The 1,800-square-foot property at 198 Bleecker St. at the corner of MacDougal St. — formerly home to a long string of restaurants and cafes — will likely retain a food-related tenant, with a cafe/bakery, frozen yogurt shop and Indian restaurant expressing interest, said broker Roberto Camacho of Buchbinder & Warren Realty Group. The space was originally slated to house New York City’s first Fatburger location, but a deal with the California-based burger bistro ultimately fell through. The landlord is asking $18,000 per month rent but wants the tenant to agree to a 10-year minimum lease for the space, which includes a basement, full kitchen and sidewalk space for outdoor seating.

The 2,300-total-square-foot space at 277-279 Bleecker St. and the adjoining 32 Jones St. could court a fashion retailer on the restaurant-rich street, including a Hollister Co., Diesel or Dsquared, said Faith Hope Consolo of Prudential Douglas Elliman. Pulling the two properties together will create a “dominant” presence for whichever tenant inks a deal, Consolo said, adding it will be in the $350-per-square-foot range — which she deemed “a bargain” for this tony stretch of the West Village.

B & N out in Chelsea
After closing the doors for the final time on its Astor Pl. location last week, Barnes & Noble now plans to shutter its blocklong Chelsea store at 675 Sixth Ave. by springtime.
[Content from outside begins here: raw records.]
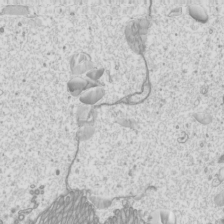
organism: Mouse
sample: Cilia; mouse epididymis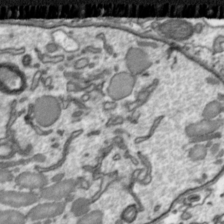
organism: Toxoplasma gondii
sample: Parasites in a vacuole inside a host cell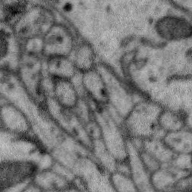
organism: Zebra finch
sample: Brain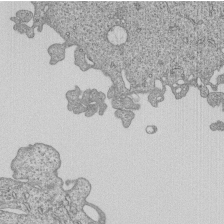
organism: Human
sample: MDA-MB-231 cells

The more than 41,000-square-foot space, located along the so-called “Ladies Mile” stretch of Sixth Ave. between 21st and 22nd Sts., will close in March, according to the bookseller. Faith Hope Consolo’s team at Prudential Douglas Elliman is marketing the space for $200 to $250 per square foot, and has already fielded interest from cheap-chic retailers like Nordstrom Rack and Neiman Marcus Last Call, as well as home-furnishing outlets Gracious Home, Muji and CB2 (a Crate and Barrel spinoff, not Community Board 2). The property could also be split for separate tenants. Consolo added that either way the landlord would prefer a long-term commitment for the space. She said a lease should be signed within four to six weeks.
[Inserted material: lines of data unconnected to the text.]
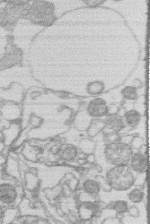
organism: Human
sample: Macrophage cells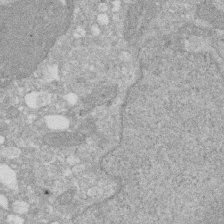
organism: Human
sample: HIV infected U937 cells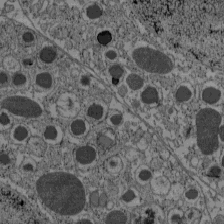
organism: C57BL Mouse
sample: Pancreatic islet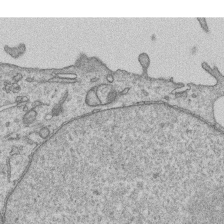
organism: Human
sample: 1205lu cells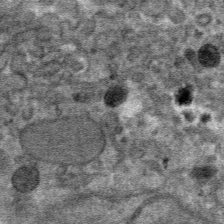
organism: Mouse
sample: Mouse hepatocytes

Barnes & Noble acknowledged that high rents forced the multimedia retailer out of both locations, but the company did recently open a new store in Tribeca with plans for another on the Upper East Side.
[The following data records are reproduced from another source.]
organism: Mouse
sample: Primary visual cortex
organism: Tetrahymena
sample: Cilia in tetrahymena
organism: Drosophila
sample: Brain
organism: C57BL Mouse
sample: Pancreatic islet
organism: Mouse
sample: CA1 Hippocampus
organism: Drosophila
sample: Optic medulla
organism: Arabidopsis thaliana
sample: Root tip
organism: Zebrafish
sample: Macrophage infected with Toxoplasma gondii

“They just didn’t feel they wanted to spend anymore time here,” Consolo told Mixed Use. “They felt that they had the area covered.”

‘Coffee and communication’
Starbucks denizens who enjoy their $4 lattes with $10-per-day wireless service might want to abandon the chain for the Bowery — where local performance space the Bowery Poetry Club will offer both free of charge.

The announcement over the Mixed Use wire stated the poetry club will be offering complimentary cups of joe and free Internet service simply as a way “to celebrate the New Year.”

“The Bowery is going through huge changes with high-rise capitalism towering over every corner,” read the release from the cafe, located on the Bowery at E. First St. “In this time of transition, the Bowery Poetry Club wants to keep us focused on the essentials: coffee and communication.”

The nonprofit coffee shop also offers free performance art, rather than a selection of Starbucks-endorsed music, so patrons can decide for themselves if they’d prefer listening to a contemporary live vaudeville act or James Taylor’s Starbucks CD while swilling java and surfing the Web.